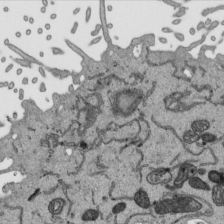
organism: Human
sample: Mitochondria in HCT116 cells
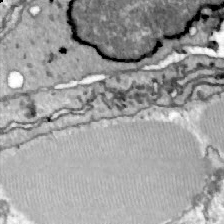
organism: Zebrafish
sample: Actinotrichia fibers
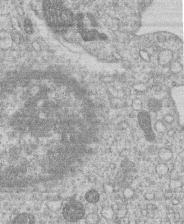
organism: Human
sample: Macrophage cells
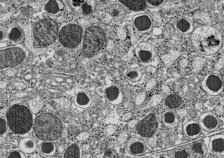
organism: C57BL Mouse
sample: Pancreatic islet
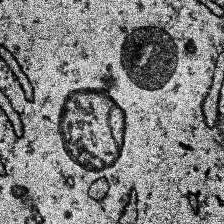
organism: Human
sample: Temporal Lobe
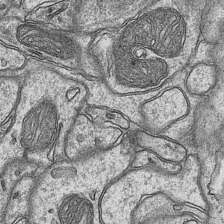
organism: Mouse
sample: CA1 Hippocampus
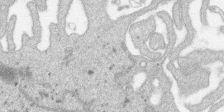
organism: Human
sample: Lung epithelial cells infected with SARS-CoV-2
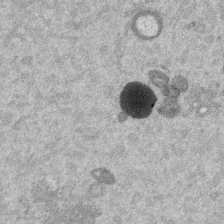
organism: Mouse
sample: Dividing mouse embryo 1 cell stage
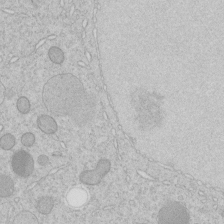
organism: C. elegans
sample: C. elegans embryo early stage
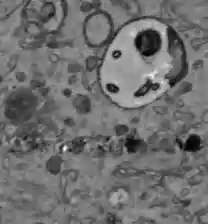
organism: C57BL Mouse
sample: Liver
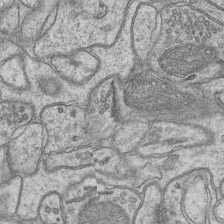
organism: Mouse
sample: CA1 Hippocampus
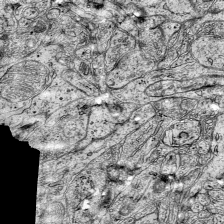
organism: Mouse
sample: Visual Cortex
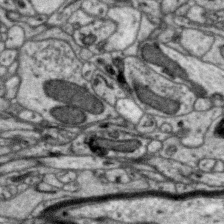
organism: Zebra finch
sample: Brain
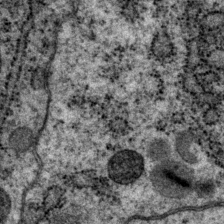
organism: P. pacificus
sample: Pharynx
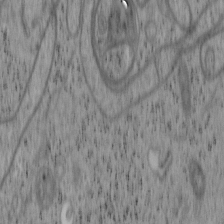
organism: Human
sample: HeLa cells
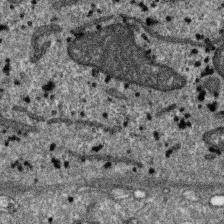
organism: Human
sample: Lung epithelial cells infected with SARS-CoV-2
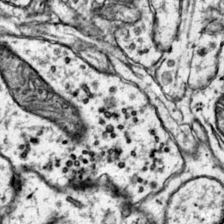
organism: Mouse
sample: Primary visual cortex
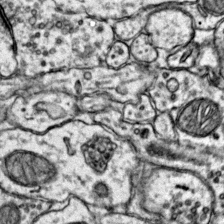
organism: Mouse
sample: Primary visual cortex
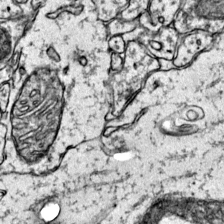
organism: Mouse
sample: Primary visual cortex
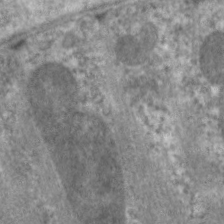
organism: C. elegans
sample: Pharynx
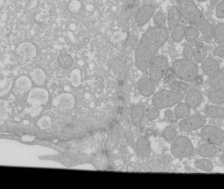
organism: Xenopus
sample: Cilia; centrioles in frog embryo cells
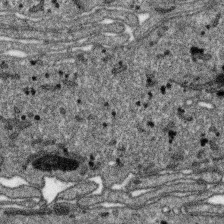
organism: Human
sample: Lung epithelial cells infected with SARS-CoV-2
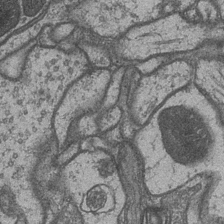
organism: Drosophila
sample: Optic medulla
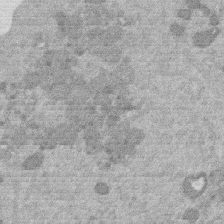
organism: Mouse
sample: Dividing mouse embryo 1 cell stage
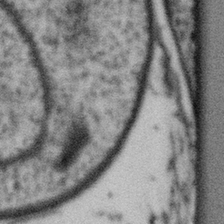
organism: Gemmata obscuriglobus
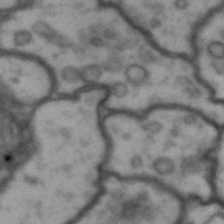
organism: Drosophila
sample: Brain
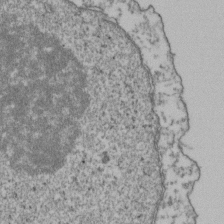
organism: Human
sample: Activated Jurkat CD4+ T cells
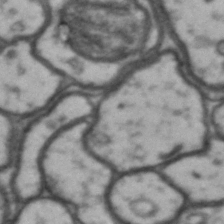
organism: Drosophila
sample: Brain
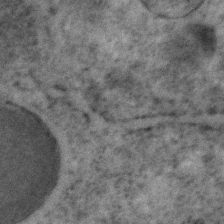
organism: C. elegans
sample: C. elegans embryo
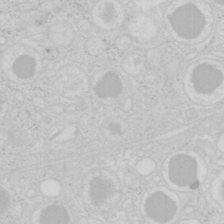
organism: Mouse
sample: Pancreas
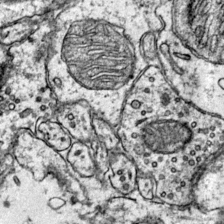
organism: Mouse
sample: Primary visual cortex
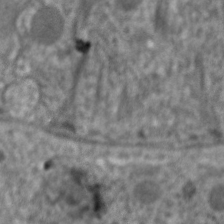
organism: C. elegans
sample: Pharynx
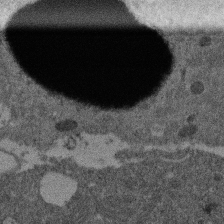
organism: Mouse
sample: Dividing mouse embryo 1 cell stage
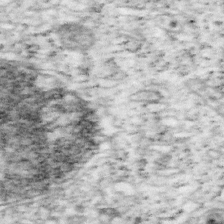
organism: Mouse
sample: OT-I killer T cells with ID8 ovarian cancer cells
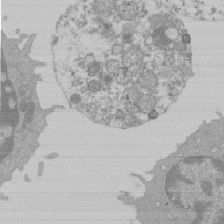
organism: Mouse
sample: Activated Pmel transgenic CD8+ T Cells
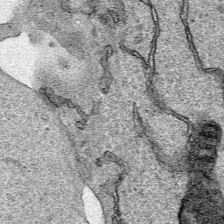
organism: Human
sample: Mitochondria in HCT116 cells
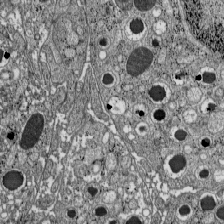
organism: C57BL Mouse
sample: Pancreatic islet
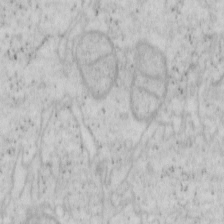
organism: Human
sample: HeLa cells
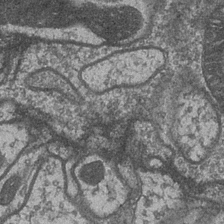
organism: Drosophila
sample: Optic medulla
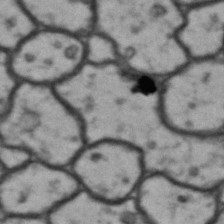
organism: Drosophila
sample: Brain
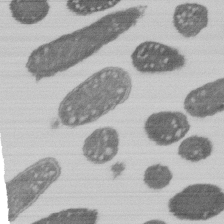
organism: E. coli
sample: Bacterial nucleoid
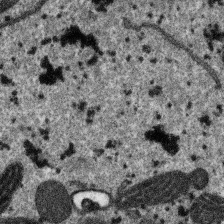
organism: Human
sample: Lung epithelial cells infected with SARS-CoV-2
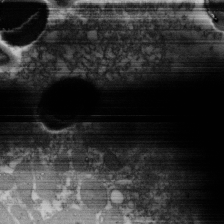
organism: Xenopus
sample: Cilia; centrioles in frog embryo cells
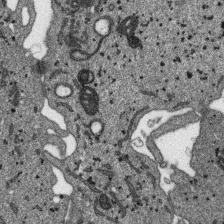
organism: Human
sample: Lung epithelial cells infected with SARS-CoV-2
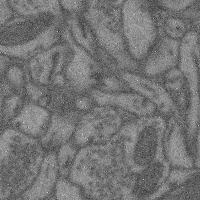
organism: Mouse
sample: Cerebral cortex
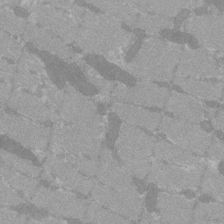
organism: C57BL Mouse
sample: Tibialis anterior muscle cell
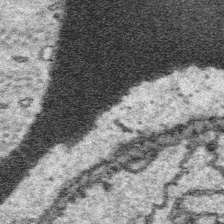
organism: Platynereis dumerilii
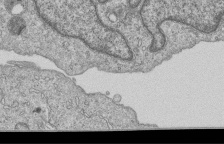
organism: Human
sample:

- - -

◆ Activity
Skip the images and restate each record above word for word.

◆ Result of the exercise
organism: Human
sample: Mitochondria in HCT116 cells
organism: Zebrafish
sample: Actinotrichia fibers
organism: Human
sample: Macrophage cells
organism: C57BL Mouse
sample: Pancreatic islet
organism: Human
sample: Temporal Lobe
organism: Mouse
sample: CA1 Hippocampus
organism: Human
sample: Lung epithelial cells infected with SARS-CoV-2
organism: Mouse
sample: Dividing mouse embryo 1 cell stage
organism: C. elegans
sample: C. elegans embryo early stage
organism: C57BL Mouse
sample: Liver
organism: Mouse
sample: CA1 Hippocampus
organism: Mouse
sample: Visual Cortex
organism: Zebra finch
sample: Brain
organism: P. pacificus
sample: Pharynx
organism: Human
sample: HeLa cells
organism: Human
sample: Lung epithelial cells infected with SARS-CoV-2
organism: Mouse
sample: Primary visual cortex
organism: Mouse
sample: Primary visual cortex
organism: Mouse
sample: Primary visual cortex
organism: C. elegans
sample: Pharynx
organism: Xenopus
sample: Cilia; centrioles in frog embryo cells
organism: Human
sample: Lung epithelial cells infected with SARS-CoV-2
organism: Drosophila
sample: Optic medulla
organism: Mouse
sample: Dividing mouse embryo 1 cell stage
organism: Gemmata obscuriglobus
organism: Drosophila
sample: Brain
organism: Human
sample: Activated Jurkat CD4+ T cells
organism: Drosophila
sample: Brain
organism: C. elegans
sample: C. elegans embryo
organism: Mouse
sample: Pancreas
organism: Mouse
sample: Primary visual cortex
organism: C. elegans
sample: Pharynx
organism: Mouse
sample: Dividing mouse embryo 1 cell stage
organism: Mouse
sample: OT-I killer T cells with ID8 ovarian cancer cells
organism: Mouse
sample: Activated Pmel transgenic CD8+ T Cells
organism: Human
sample: Mitochondria in HCT116 cells
organism: C57BL Mouse
sample: Pancreatic islet
organism: Human
sample: HeLa cells
organism: Drosophila
sample: Optic medulla
organism: Drosophila
sample: Brain
organism: E. coli
sample: Bacterial nucleoid
organism: Human
sample: Lung epithelial cells infected with SARS-CoV-2
organism: Xenopus
sample: Cilia; centrioles in frog embryo cells
organism: Human
sample: Lung epithelial cells infected with SARS-CoV-2
organism: Mouse
sample: Cerebral cortex
organism: C57BL Mouse
sample: Tibialis anterior muscle cell
organism: Platynereis dumerilii
organism: Human
sample:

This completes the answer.